Jiao Y, Okumiya T, Saibara T, Tsubosaki E, Matsumura H, Park K, Sugimoto K, Kageoka T, Sasaki M
Department of Clinical Laboratory Medicine, Kochi Medical School, Nankoku Japan.
Clin Biochem. 1998 Mar;31(2):59-65. doi: 10.1016/s0009-9120(97)00164-1.
To establish and estimate an enzymatic measurement of creatine in erythrocytes as an index of the erythrocyte life time.
The measurement of creatine in erythrocytes was performed using an enzymatic assay kit that was developed for serum and urine creatine. An erythrocyte sample was subjected to creatine measurement after hemolysis and deproteinization. Performance of the method for creatine measurement in erythrocytes was estimated. Effects of age and gender on the creatine content of erythrocytes were also estimated in 305 normal subjects.

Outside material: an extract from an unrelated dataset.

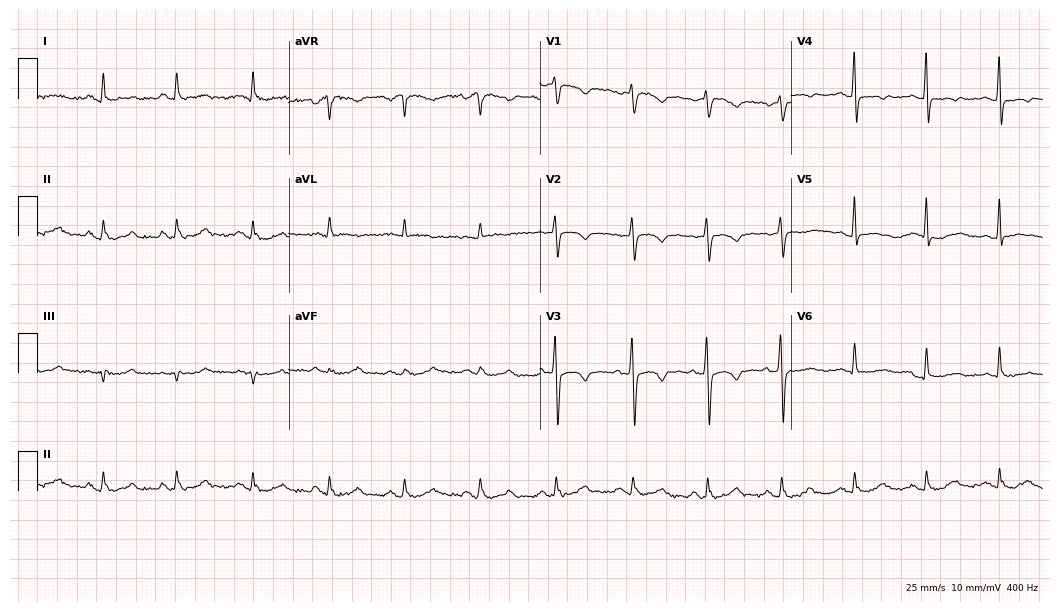
ECG (10.2-second recording at 400 Hz) — a 59-year-old woman. Screened for six findings — first-degree AV block, right bundle branch block (RBBB), left bundle branch block (LBBB), sinus bradycardia, atrial fibrillation (AF), sinus tachycardia — none is recorded. Only these six findings were labelled.
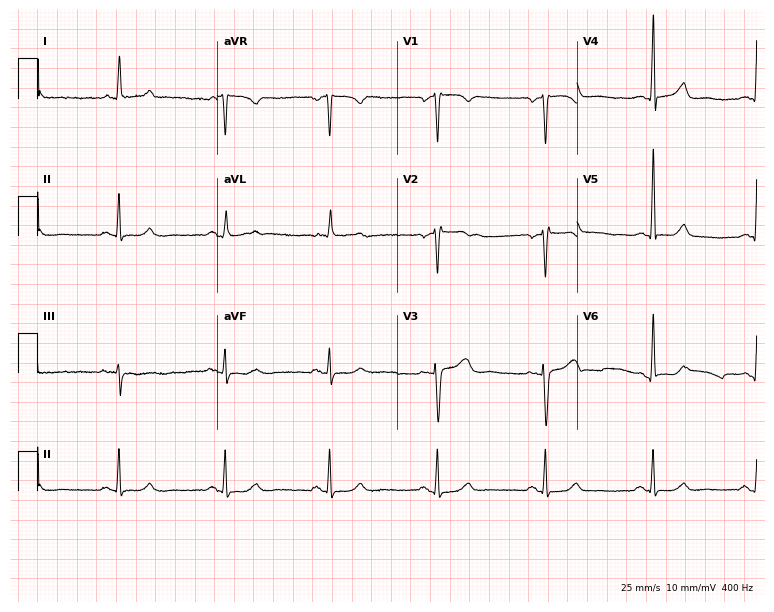
Electrocardiogram (7.3-second recording at 400 Hz), a female, 61 years old. Of the six screened findings (first-degree AV block, right bundle branch block (RBBB), left bundle branch block (LBBB), sinus bradycardia, atrial fibrillation (AF), sinus tachycardia), none is recorded.
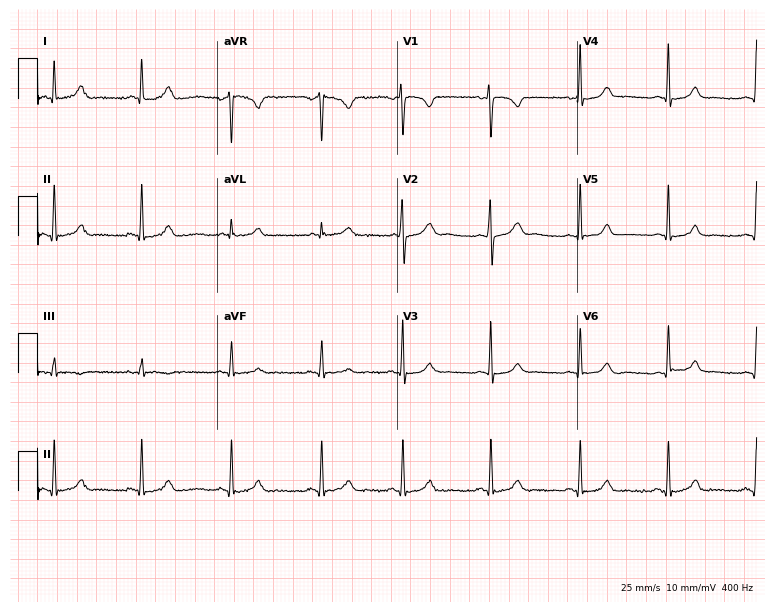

The method showed within-run CVs varying from 0.7 to 1.0% (n = 20), and between-day CVs from 1.3 to 1.7% (15 days). Good linearity was observed at least up to 1000 mumol/L as creatine value in hemolyzed sample. The analytical recovery was calculated to be 98.1 +/- 1.3% on average. No considerable interference by various substances, including guanidino compounds and amino acids, with the assay was observed. Excellent correlation was observed between the present method and high performance liquid chromatography. With the unit of mumol/g Hb: slope, 1.034 +/- 0.003 (mean +/- SD); intercept, -0.059 +/- 0.012 (mean +/- SD); correlation coefficient, 0.9996; and Sy.x, 0.069. With the unit of mumol/L RBC: slope, 1.033 +/- 0.003 (mean +/- SD); intercept, -18.23 +/- 3.55 (mean +/- SD); correlation coefficient 0.9996; and Sy.x, 20.40. A significant increase in erythrocyte creatine was observed in females aged 11- to 50 years old as compared with males in the corresponding age bracket, however, a gender difference was not observed in other age bracket. This finding suggests the possibility of a slight decrease in the erythrocyte life time due to menstruation in females.
This study showed that the present method is favorable for quantifying erythrocyte creatine, and has analytical characteristics suitable for routine work in clinical laboratories.
建立并评估一种测定红细胞中肌酸的酶法,以此作为红细胞寿命的指标。
使用一种为血清和尿肌酸开发的酶分析试剂盒来测定红细胞中的肌酸。红细胞样本经溶血和去蛋白处理后进行肌酸测定。评估该方法测定红细胞中肌酸的性能。还在305名正常受试者中评估了年龄和性别对红细胞肌酸含量的影响。
该方法批内变异系数(CV)为0.7%至1.0%(n = 20),批间变异系数为1.3%至1.7%(15天)。在溶血样本中,肌酸值至少在1000 μmol/L时呈现良好的线性关系。分析回收率平均计算为98.1±1.3%。未观察到包括胍基化合物和氨基酸在内的各种物质对该测定有明显干扰。该方法与高效液相色谱法之间观察到极好的相关性。以μmol/g Hb为单位:斜率为1.034±0.003(均值±标准差);截距为 -0.059±0.012(均值±标准差);相关系数为0.9996;标准估计误差(Sy.x)为0.069。以μmol/L RBC为单位:斜率为1.033±0.003(均值±标准差);截距为 -18.23±3.55(均值±标准差);相关系数为0.9996;标准估计误差(Sy.x)为20.40。与相应年龄组的男性相比,11至50岁女性的红细胞肌酸显著增加,然而,在其他年龄组未观察到性别差异。这一发现提示女性可能因月经导致红细胞寿命略有缩短。
本研究表明,该方法有利于定量红细胞肌酸,且具有适合临床实验室常规工作的分析特性。